Des milliers de scientifiques de différents pays ont co-signé ou corroboré les
conclusions : le temps presse, il faut agir de façon unifiée et
mondialement. À continuer sans correctifs majeurs, nous nous acheminons vers
des températures de près de 4 ℃ à la fin du siècle.

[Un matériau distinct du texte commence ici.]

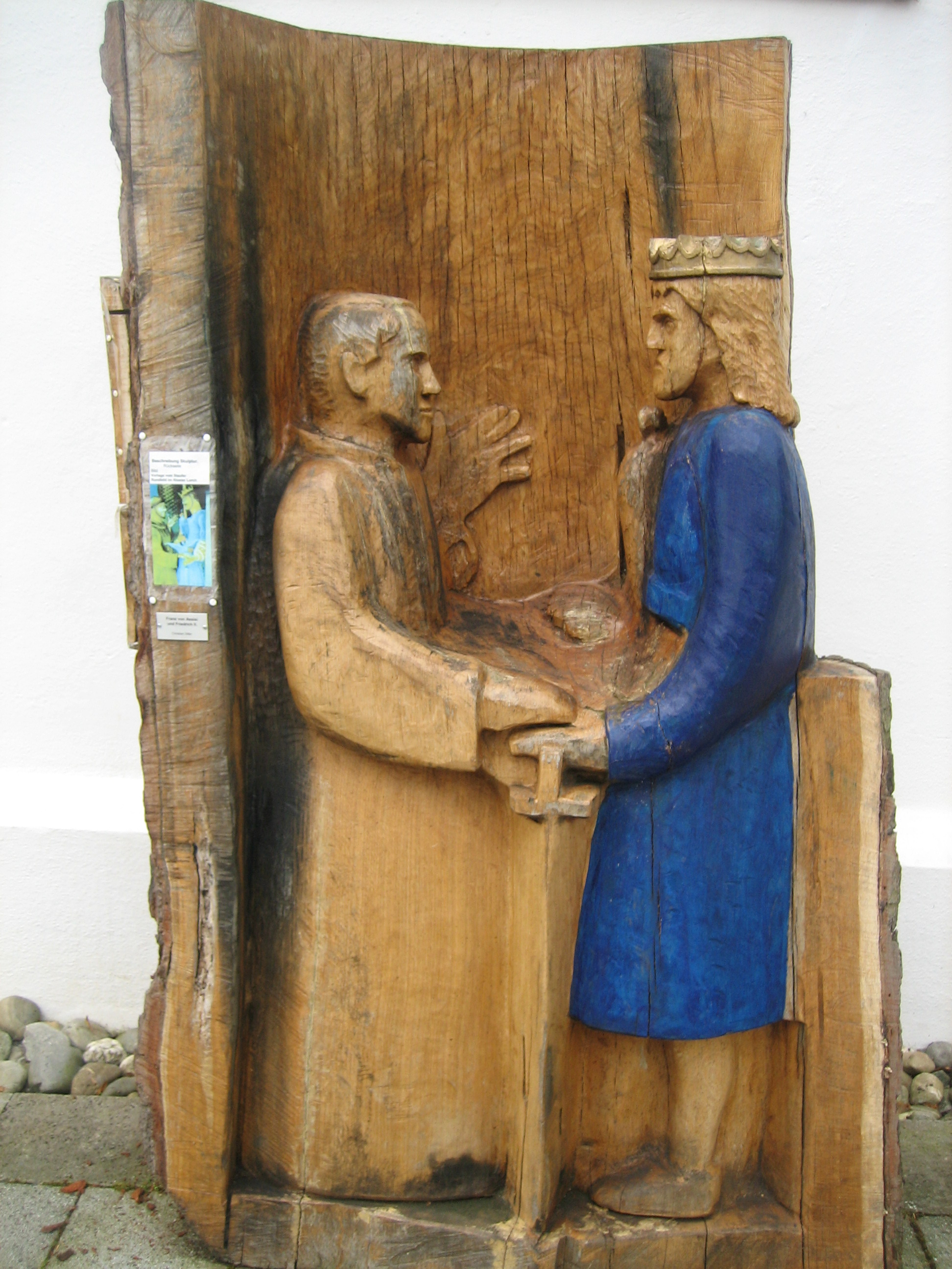 Kirchenpatrone Cyriakus und Gangolf vor der Kirche St. Sebastian Ottenbach

En revanche, deux éléments plaident en faveur des nouveaux
engagements : a) l'ampleur de plus en plus manifeste des conséquences
désastreuses du réchauffement climatique sur les peuples de la terre et b) la
mobilisation civile qui s'élargit chaque jour en faveur de l'action
gouvernementale pour contenir le réchauffement. En ce sens, de plus en plus de pays prennent
des engagements de réaliser la carboneutralité d'ici 2050 et des cibles
intermédiaires visant son atteinte.
Il
reste bien des « passagers clandestins » qui, selon Christian de Perthuis dans
Le Tic-tac de l'horloge climatique, sont « embarqués dans une croisière dont
ils refusent de payer le ticket et qui minent l'accord de l'intérieur ». Il
identifiait alors les chefs d'État climatosceptiques affichés de l'Australie,
de l'Arabie saoudite, du Brésil, de la Russie et de la Turquie.
En
juin, la Russie a annoncé la construction de la plus grande entreprise au monde
de liquéfaction de gaz naturel en Sibérie. Elle s'équipe de brise-glaces
nucléaires pour circuler dans l'Arctique. Au début de septembre, l'Australie a
publicisé son refus de se fixer un objectif de carboneutralité ainsi que son
intention de continuer d'extraire son charbon. C'est comme un pied de nez à
l'Accord de Paris.
Les décisions de Glasgow seront-elles à la hauteur des
défis ?
La
première question sur la table sera sûrement celle de décider si les cibles de
réduction adoptées à Paris sont suffisantes pour atteindre la carboneutralité
en 2050. De nouvelles études pointent vers la nécessité de réductions plus
radicales. De plus, l'analyse récente des plans de réduction de 113 pays indique
que nous sommes toujours sur la voie d'un réchauffement catastrophique de 2,7 ℃ d'ici la fin du
siècle.
Au
sortir de la COP 25 à Madrid en novembre 2019, plusieurs points de
discorde n'ont pas pu être résolus. Ils concernent particulièrement :
1-
Les
engagements de réduction de GES que chaque pays doit présenter à la conférence
dans quelques semaines sont-ils crédibles ? Une des difficultés est de
s'entendre sur des mesures strictes et indépendantes de calcul des émissions de
GES. Par exemple, le Brésil refuse qu'on vienne lui dire comment calculer les
émissions de GES à la suite de sa politique de déboisement de la forêt
amazonienne.
2-
Une
reddition de comptes crédible et efficace. Doit-on se fier aux seuls rapports des pays ou
exiger la vérification par des inspecteurs internationaux ? La reddition
permet-elle de vérifier annuellement la diminution des émissions de GES ? Aussi,
c'est ici qu'entre en ligne de compte la surveillance des « passagers
clandestins ».
3-
L'application
du principe de justice réparatrice (pollueur/payeur) aux émetteurs de GES jusqu'à
l'atteinte de la carboneutralité d'ici 2050. Comment appliquer la tarification
carbone de façon équitable à l'échelle de la planète ? Devons-nous demander les
mêmes efforts de réduction aux pays qui ont profité allègrement des énergies
fossiles pour se développer qu'aux pays sous-développés?
4-
L'assistance
financière aux pays en développement qui leur permettrait d'assurer la transition
écologique. Un Fonds vert pour le climat a bien été créé avec des engagements à
la hauteur totale de 100 milliards $ par année, mais plusieurs pays
s'y étant engagés ne versent pas leur dû, que faire ? Quelle reddition de
compte doit-on demander aux pays récipiendaires ?
5-
Le
risque
que les mesures proposées augmentent les inégalités dans le monde.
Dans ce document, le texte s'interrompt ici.